Accessors, byLine, input ranges
Steven Schveighoffer
schveiguy at yahoo.com
Fri Jan 29 06:49:08 PST 2010
On Fri, 29 Jan 2010 09:34:25 -0500, Michel Fortin
<michel.fortin at michelf.com> wrote:
> On 2010-01-29 08:18:46 -0500, "Steven Schveighoffer"
> <schveiguy at yahoo.com> said:
>
>> Hey, it's that dead horse again, let's beat it!

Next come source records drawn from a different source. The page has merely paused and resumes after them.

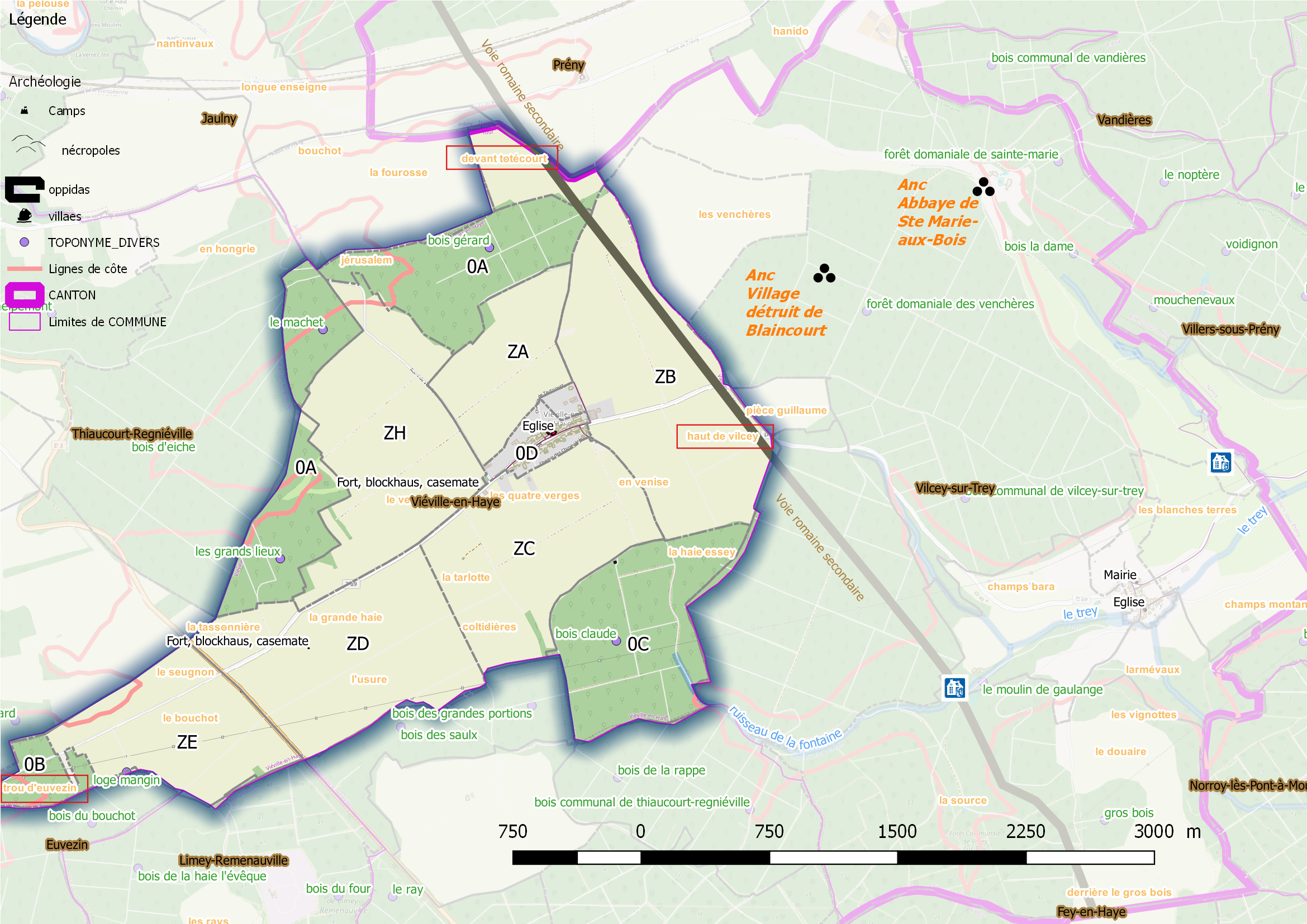 Vieville (ban communal), OSM et Qgis, mentions additionnelles
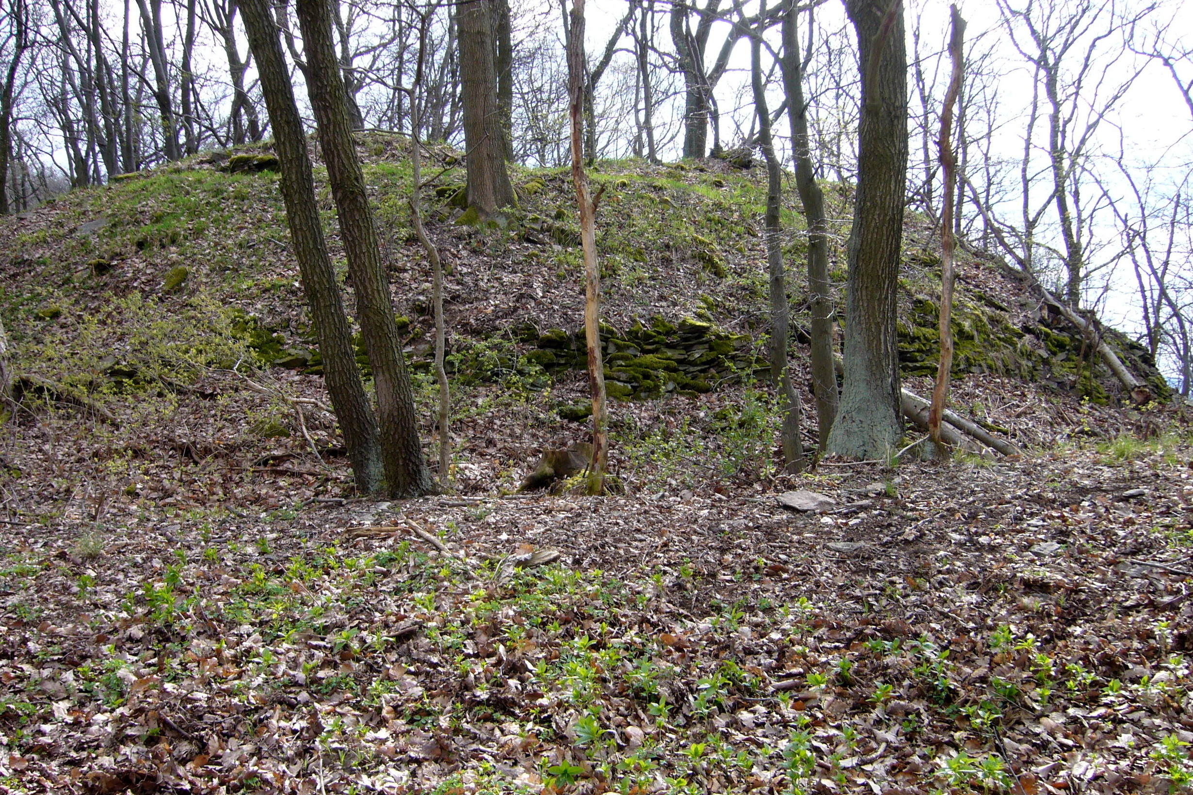 Kalich – torzo bašty předsunutého opevnění
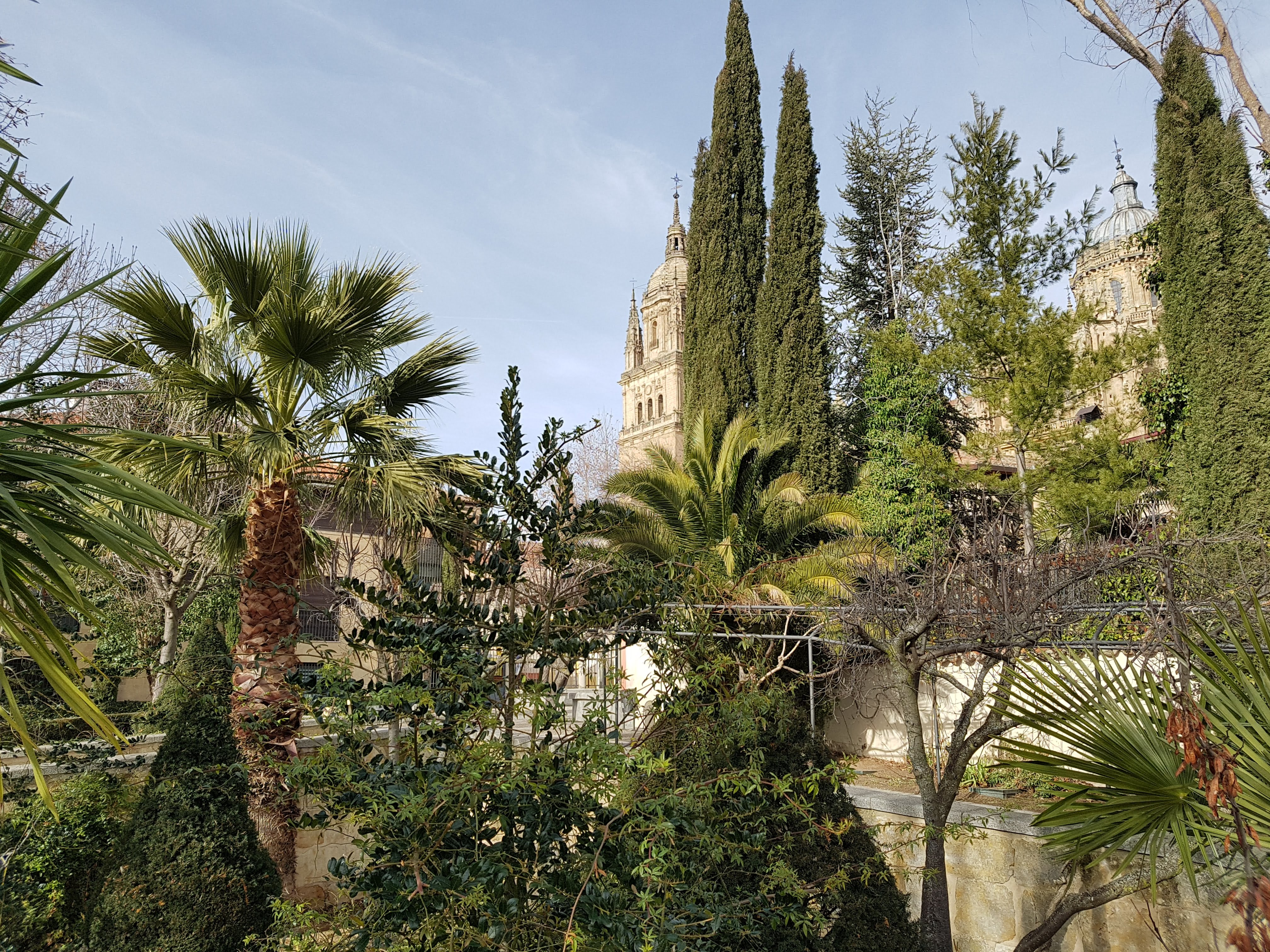 Vista de las torres de la Catedral Nueva desde el Jardín del Visir.
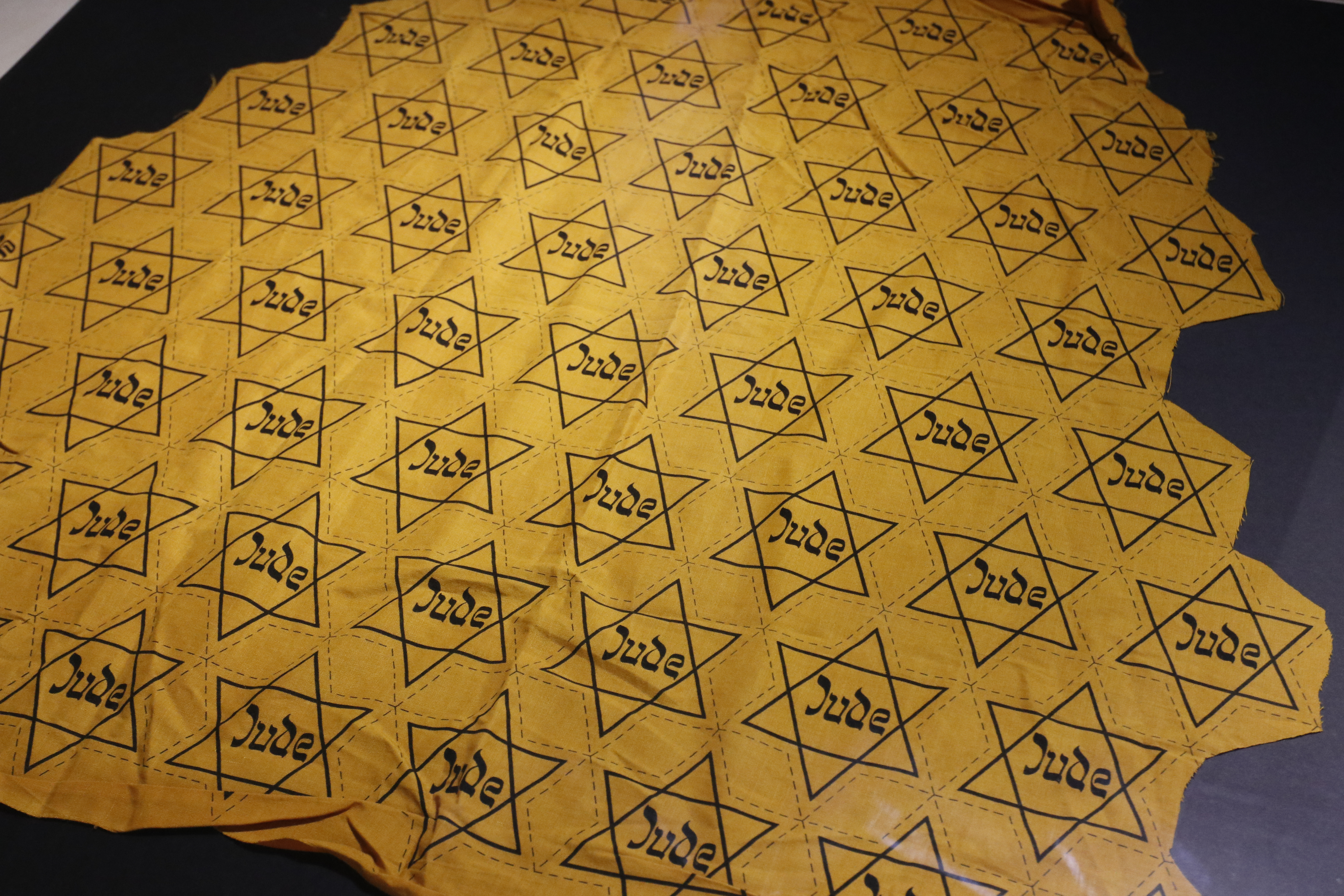 Judensterne auf einer Stoffbahn, Berliner Fahnenfabrik Geitel & Co, 1941/42. Stadtmuseum Hagen, aus dem Nachlass Walter Wolff
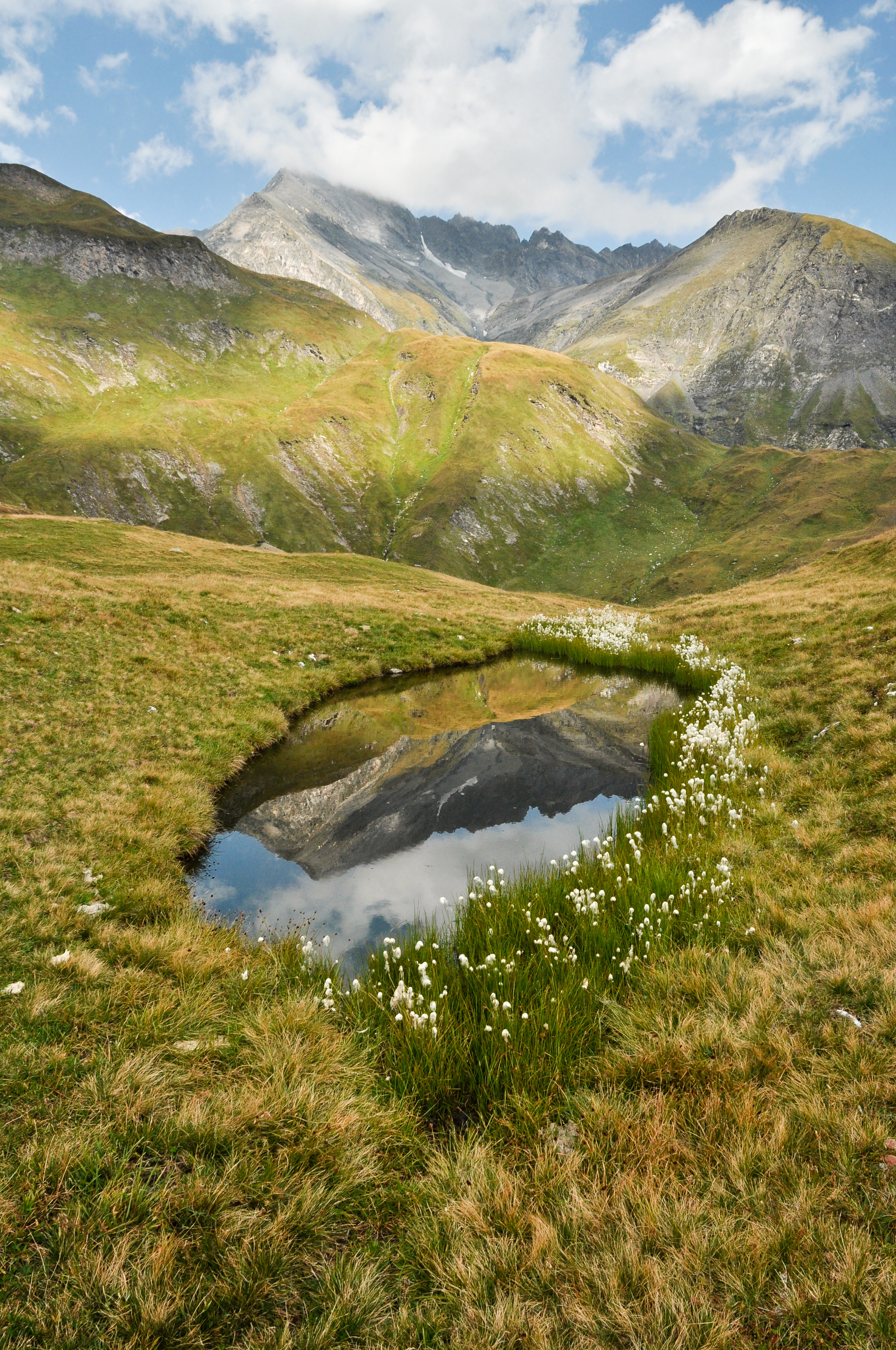 Parc Adula - Tümpel mit Wollgras auf der Alp Motterascio, im Hintergrund der Piz Terri
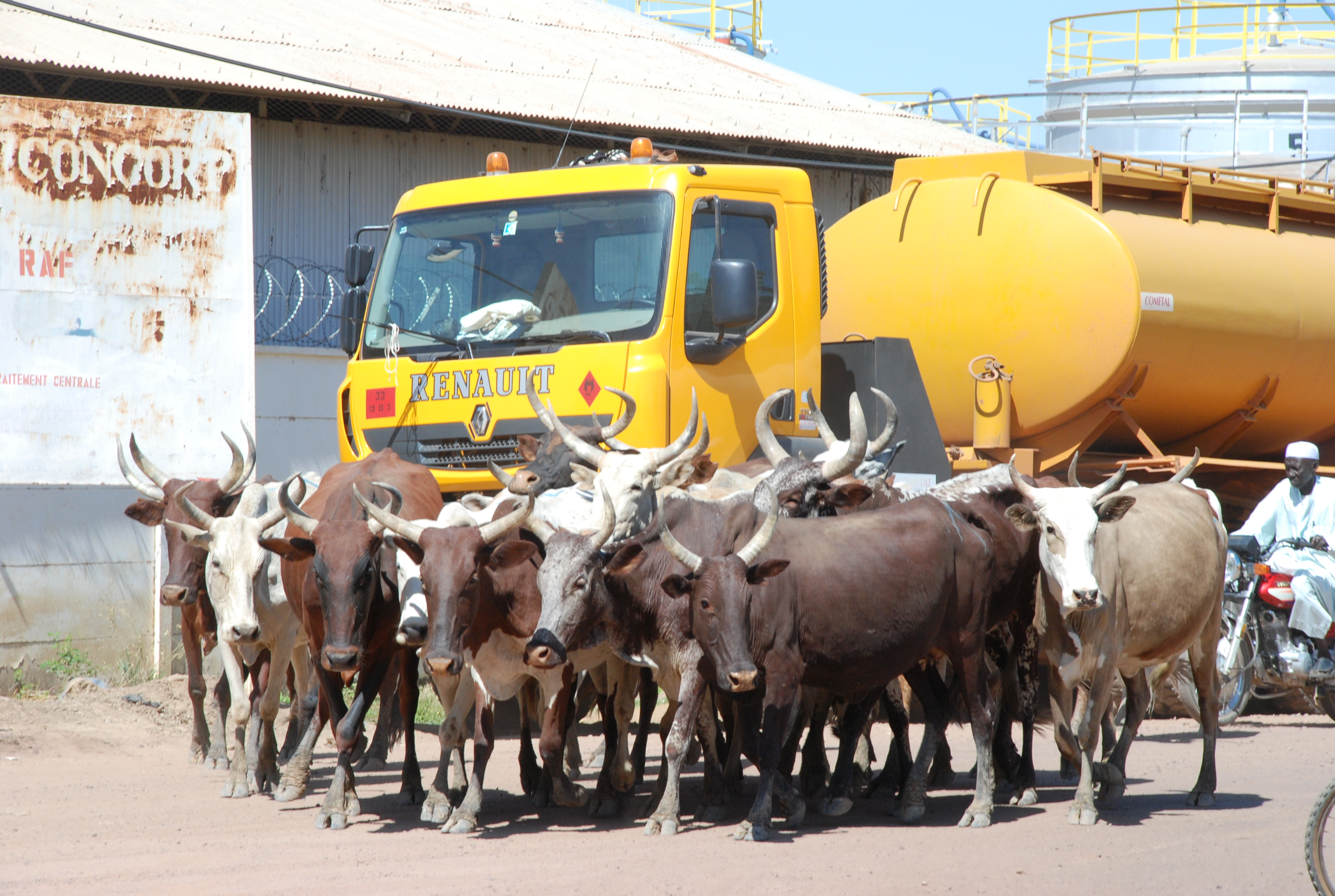 Transhumance des vaches du Tchad pour le Cameroun This is an image with the theme "Africa on the Move or Transport" from: Chad
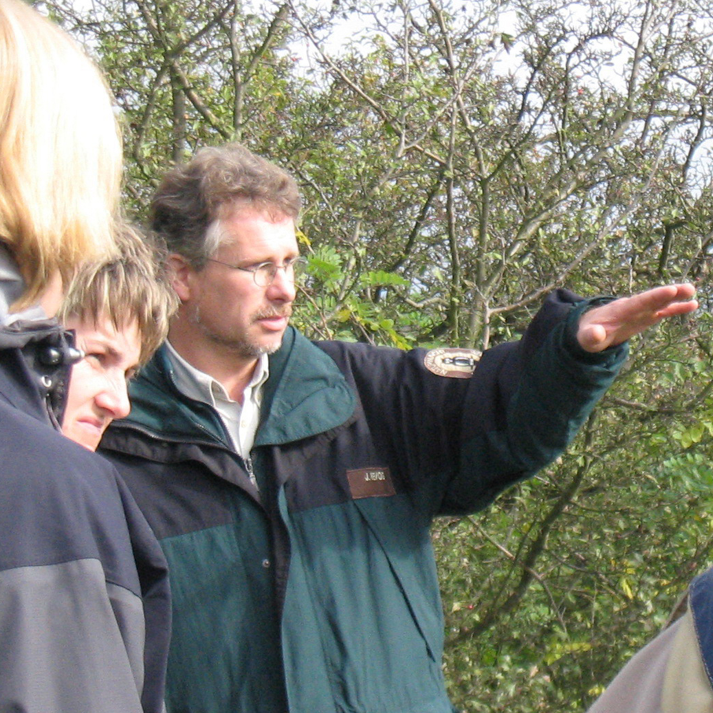 Interpretive Talk
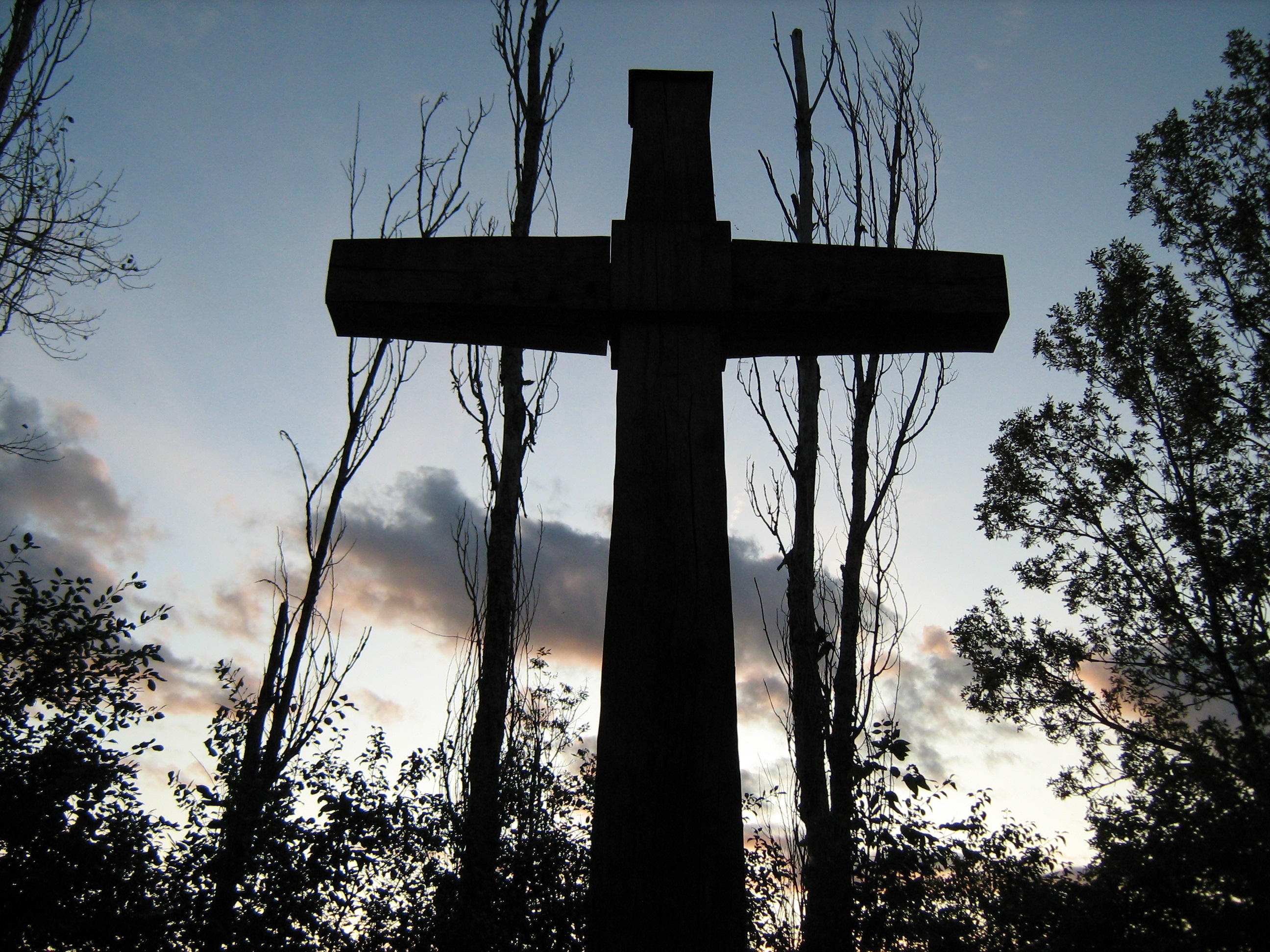 Croix en l'honneur du Récollet Nicolas Viel et de son compatriote surnommé Ahuntsic au parc-nature de l'Île-de-la-Visitation à Montréal en septembre 2009.
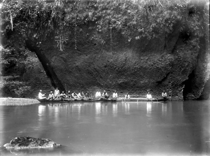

>> Andrei and I and several others discussed this ad infinitum. You
>> will never convince Andrei that his design is wrong :)
>
> Andrei is the one who complained that it's difficult to know whether
> 'byLine' is a property in the first place. I'm just explaining why it
> is, and what should be done.
I agree.
>
> I'm starting to think Anrei likes ambiguous semantics. :-)
>
>
>> The truth is, the fact that byLine modifies stdin by its mere existence
>> proves to be inconsequential. Nobody will fetch the byLine property
>> without using it. It's still an accessor.
>
> That's only true if you use byLine exclusively.
>
> Here is a case where the advance fetching of byLine could go wrong:
>
> // fetch 3 lines:
> string[] consume(3, stdin.byLine);
> // now fill a buffer
> ubyte[] buffer;
> buffer = stdin.rawRead(buffer);
>
> E[] consume(E, R)(int count, R range) {
> E[] elements;
> foreach (i; 0..count) {
> elements ~= range.front;
> range.popFront();
> }
> return elements;
> }
>
> The problem here is that the consume() function will in reality consume
> 4 lines of stdin, even though it just take 3 from byLine.
>
> When we later call rawRead, a line has been lost.
Yeah, I am on your side. byLine has some nuances that make it
incompatible with other uses of the stream. In fact, byLine might only be
useful in processing the entire file. Hm... opApply?